# Made a brush arrow-rest for my slingbow from old toothbrushes!



## JohnRio (Oct 8, 2011)

I was getting tired of the ring-rest on my slingbow (old pic at the bottom, with old cane arrows I've since replaced) ripping the fletches off my arrows, they are only duct tape, but even so it would result in the occassional mis-fire and was a pain to keep replacing them after every session.

I'd seen "whisker-biscuits" used by others who'd modded slingshots to slingbows, but when I looked them up on ebay they were priced at about £40, or at least £15 even for the "refill" whiskers"!!

Now, I get through toothbrushes pretty fast and I keep the old ones around, because stiff bristle brushes are sometimes handy. Brainwave! I cut the heads off two of them, blu-tack and taped them in place and did a quick test. Seemed ok, so I stuck them firmly in place with epoxy (Araldite) with some electrical tape to support them (new pic at the top).

Had a little shooting session today - works beautifully! If anything it's more accurate, and no fletch stripping! Not to mention if I want to, I can also fire lead or steel ball through it without any further messing about!

Result! Total cost: a few pence worth of glue and tape!
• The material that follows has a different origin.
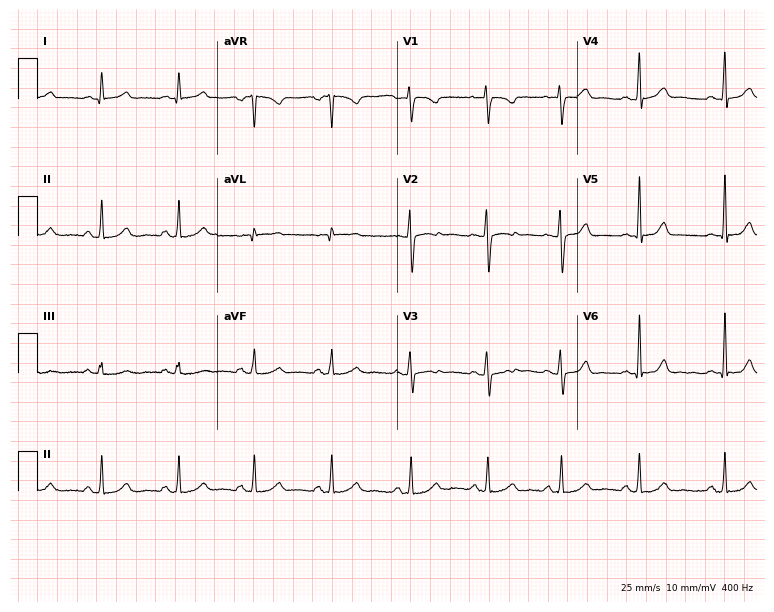
12-lead ECG (7.3-second recording at 400 Hz) from a woman, 30 years old. Labelled as a normal ECG.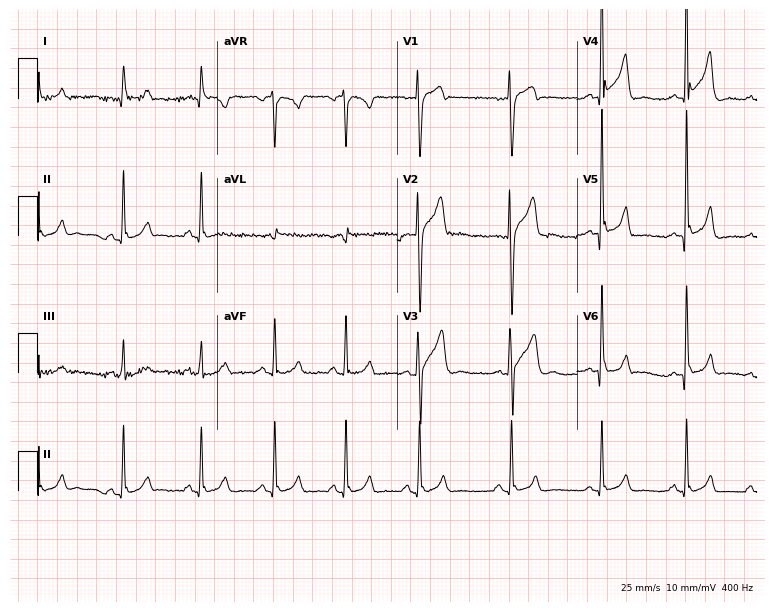
12-lead ECG from a 52-year-old male patient. No first-degree AV block, right bundle branch block (RBBB), left bundle branch block (LBBB), sinus bradycardia, atrial fibrillation (AF) or sinus tachycardia recorded for this tracing. Findings outside these six are not listed.

Next experiment in the pipeline, when those red magnums die, I got a set of TBblack tubes to go on this slingbow!


----------



## NightKnight (Dec 16, 2009)

That is a cool idea!


----------



## Dayhiker (Mar 13, 2010)

Thanks -- very nice idea.


----------



## lightgeoduck (Apr 3, 2011)

Great Job...need to keep this in my memory bank

LGD


----------



## Charles (Aug 26, 2010)

I love seeing folks adapt stuff that was meant for other purposes ... good job! Shows you are thinking.

Cheers ...... Charles


----------



## SlingGal (Jun 18, 2011)

That is VERY cool!

-Restita


----------



## JohnRio (Oct 8, 2011)

Thanks folks, glad you like! Hopefully other people may get some use out of this idea too!


----------



## newconvert (Dec 12, 2011)

JohnRio said:


> Thanks folks, glad you like! Hopefully other people may get some use out of this idea too!


i know i will, perfect


----------